Problem discussed: Transfer styles from artistic images to real life images.
Image Style Transfer Using Convolutional Neural Networks: This work introduced the idea of transferring style using neural networks. The idea behind the work is to extract the semantic information from the content image(real life image) and then transfer the textures from the style image for rendering. For doing this one needs to find representations that model semantic content and the style independently. Deep convolutional neural networks learn different representations of the image at different levels and thus are suitable for this task. Semantic information is generally preserved in the deeper layers and while low-level information is represented in the initial layers. The authors verify this by reconstructing the images from different layers and observe that pixel information is lost in the deeper layers while semantic information is preserved. The figure below shows the reconstruction of the content image from different layers of the network.
The style reconstructions shown in the figure are constructed by combining the sets of images reconstructed from different layers. From left to right, the style reconstructions combine the features from the layer below and the layers on its left to generate the final representation. This discards the object level information or the arrangement of the scene but preserves the style.
Now coming to how it’s done in practice. The authors start with an image initialized with the white noise and optimize the loss to generate the style transferred output. The optimization is done keeping in mind to preserve the semantic information from the content image and style information from the style image. Thus the loss term for backpropagation consists of two terms a style loss and a content loss. The figure below shows how both these losses are computed.

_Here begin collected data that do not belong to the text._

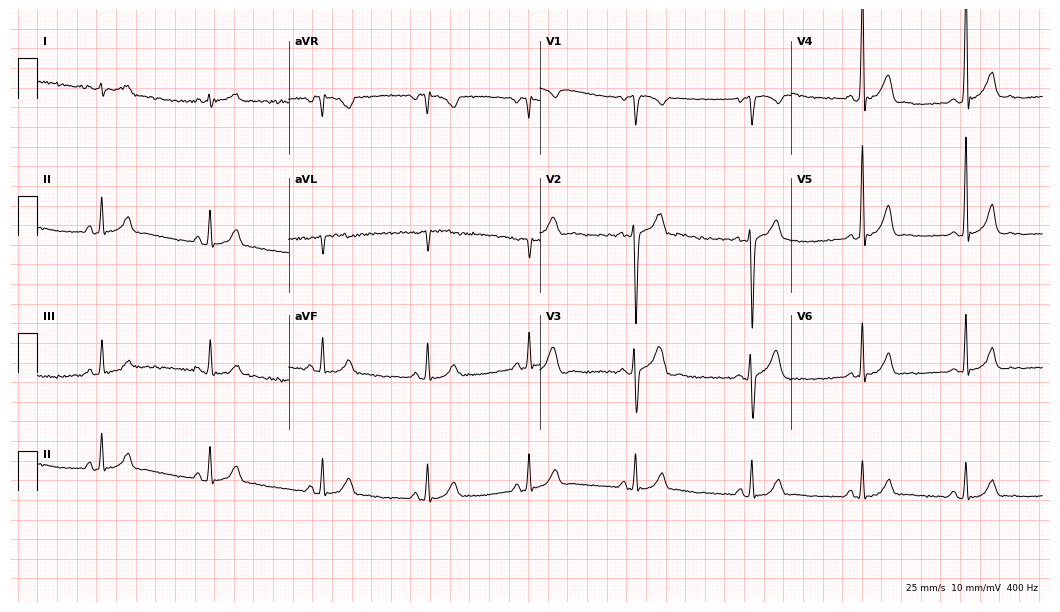
ECG — a female, 28 years old. Labelled as a normal ECG.
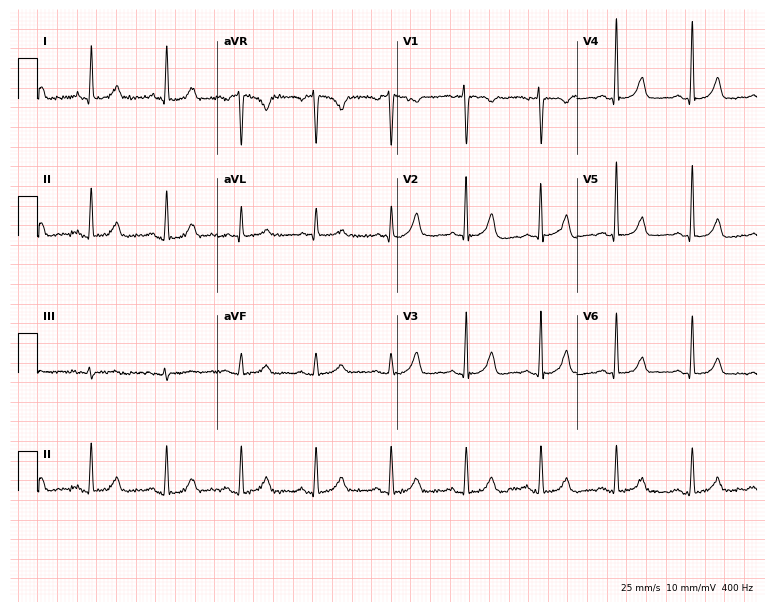
Standard 12-lead ECG recorded from a 70-year-old female patient (7.3-second recording at 400 Hz). Read as a normal ECG.
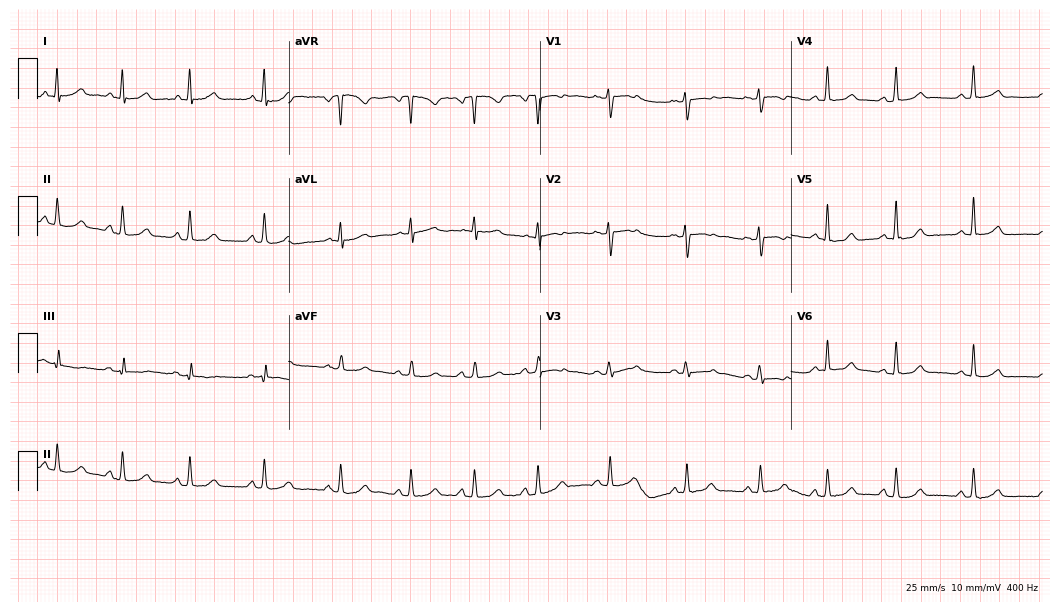
Electrocardiogram (10.2-second recording at 400 Hz), a 21-year-old female patient. Overall reading on record: normal ECG.
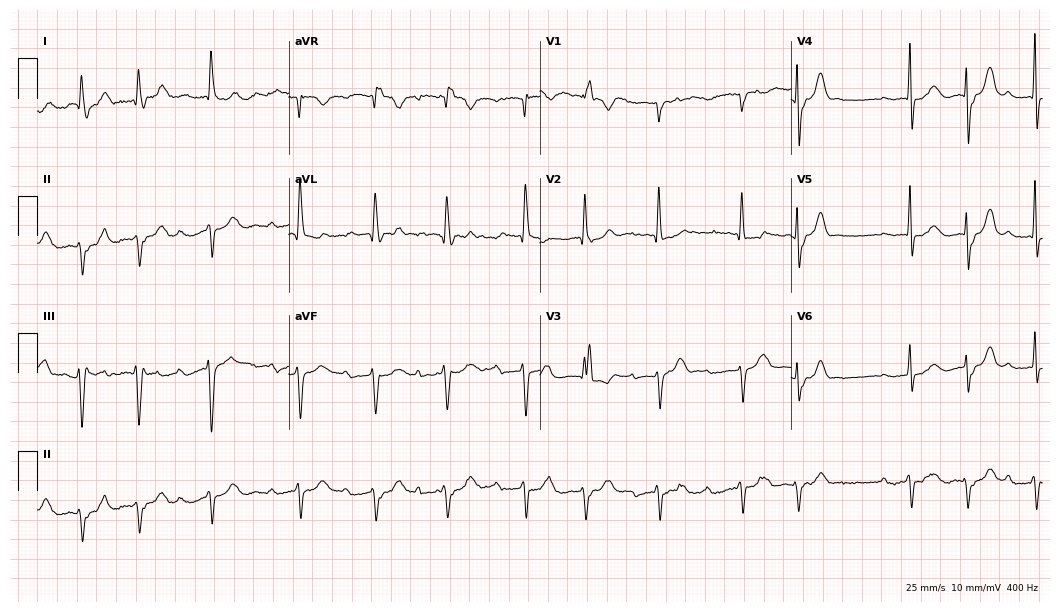
12-lead ECG from an 81-year-old female (10.2-second recording at 400 Hz). Shows first-degree AV block.
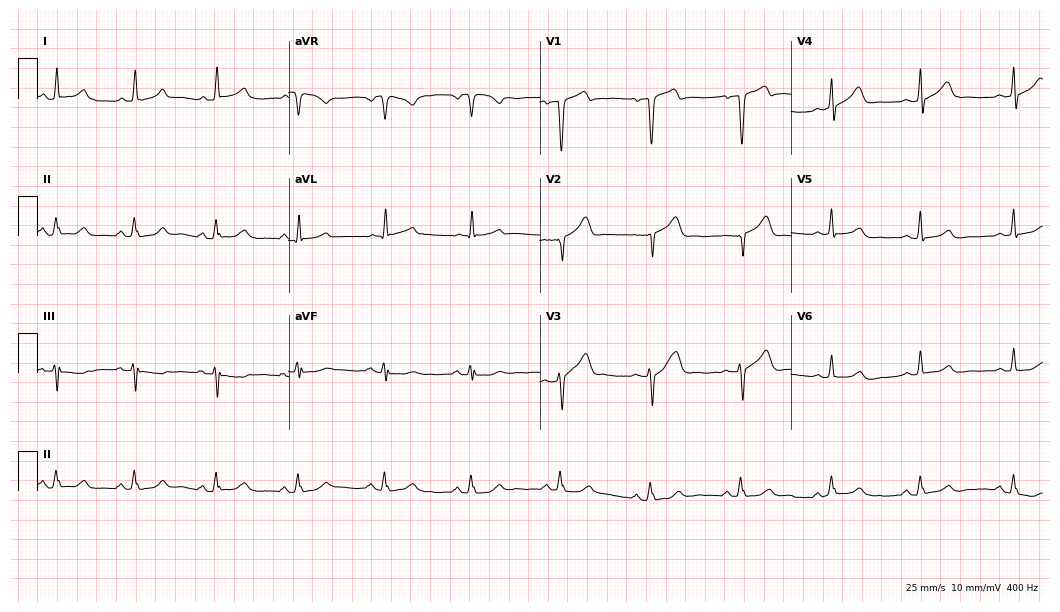
Standard 12-lead ECG recorded from a 52-year-old man (10.2-second recording at 400 Hz). None of these six findings is recorded: first-degree AV block, right bundle branch block, left bundle branch block, sinus bradycardia, atrial fibrillation, sinus tachycardia. Only these six findings were labelled.
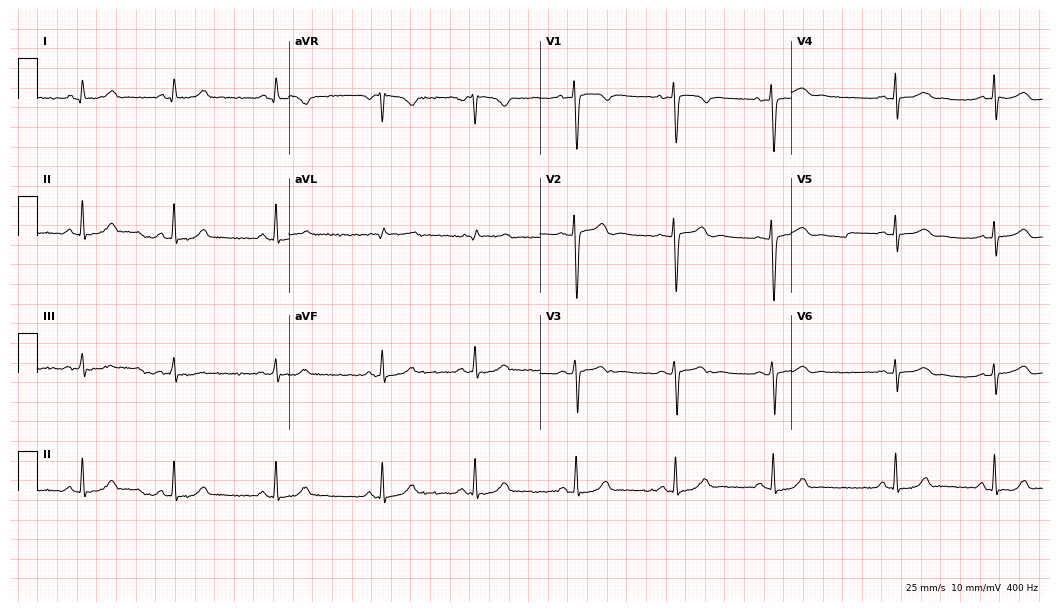
Electrocardiogram (10.2-second recording at 400 Hz), a 29-year-old female patient. Overall reading on record: normal ECG.
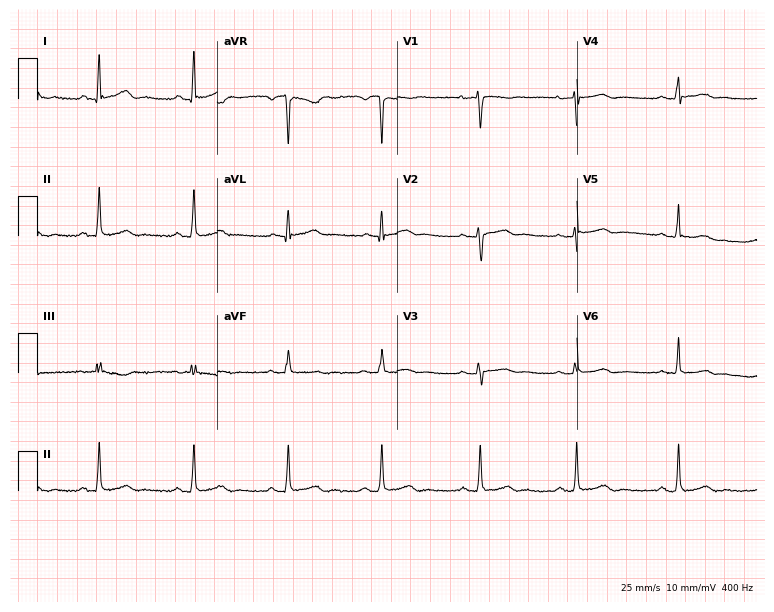
Electrocardiogram, a 40-year-old female patient. Of the six screened findings (first-degree AV block, right bundle branch block, left bundle branch block, sinus bradycardia, atrial fibrillation, sinus tachycardia), none is recorded.
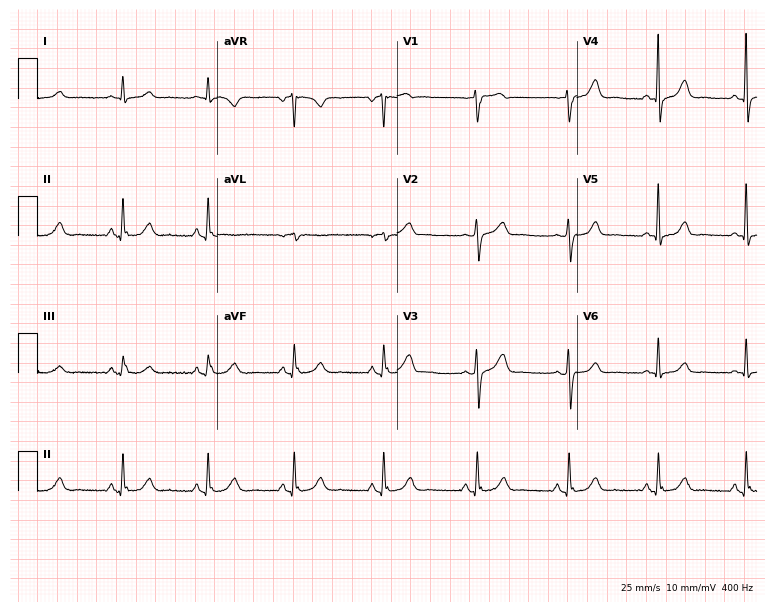
12-lead ECG (7.3-second recording at 400 Hz) from a woman, 62 years old. Labelled as a normal ECG.
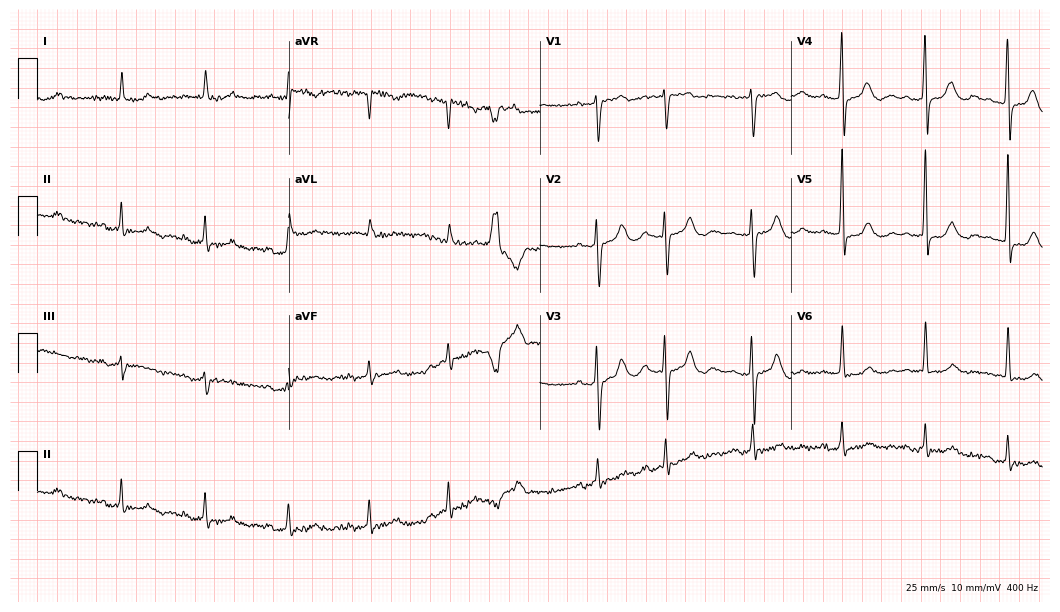
Standard 12-lead ECG recorded from a woman, 80 years old (10.2-second recording at 400 Hz). None of these six findings is recorded: first-degree AV block, right bundle branch block, left bundle branch block, sinus bradycardia, atrial fibrillation, sinus tachycardia. Other findings, if any, are not listed.
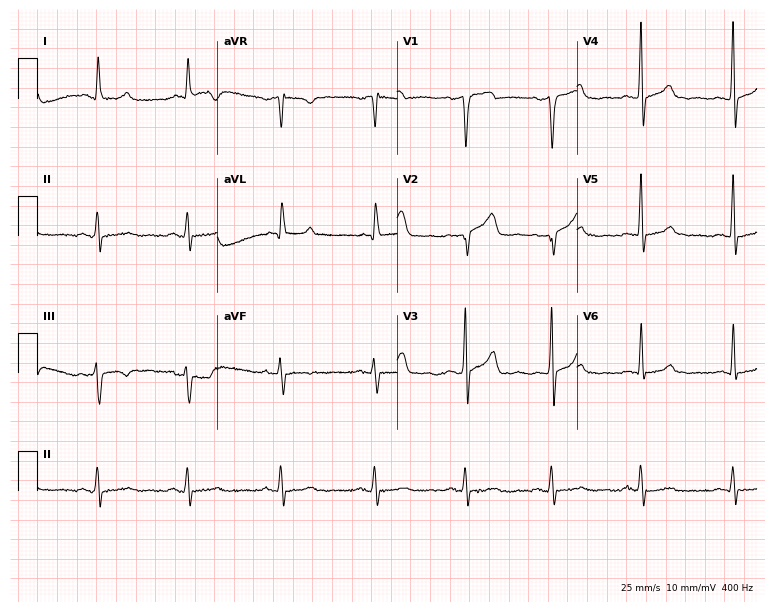
Electrocardiogram, a male patient, 60 years old. Overall reading on record: normal ECG.
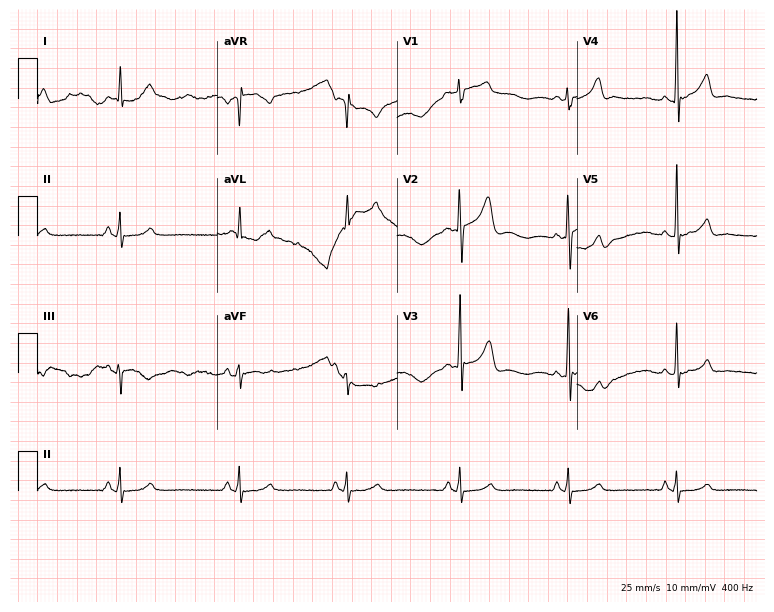
12-lead ECG from a male, 55 years old. Recorded interpretation: within normal limits.

Fl is the response of the layer l which is a NlxMl feature map where M is height times the width of the feature map and Nl is the number of filters in that layer. The content loss is squared error loss between the feature representation the content image and the output image. For style image loss they design a feature space which captures the texture information. This feature space is constructed by finding the correlations between different filter responses. The correlations are computed by constructing a gram matrix for Gl for each layer. The element Glij of the Gram matrix Gl ∈ RNlxNl is the dot product of the ith and jth feature map of lth layer.
The optimization here jointly tries to reduce the content and style loss. By manipulating the weights of style and content loss one can decide how much emphasis has to be put on the content and style.
The result generated using this method are aesthetically appealing and have attracted the attention of many researchers. However, to generate these result one has to do the optimization which can involve multiple iterations. This problem is mitigated to some extent in the next posts I am going to discuss.
The authors also comment that while transferring style from a real life image to another real life image, the synthesized image contains some low-level noise which is not visible when style image is a painting.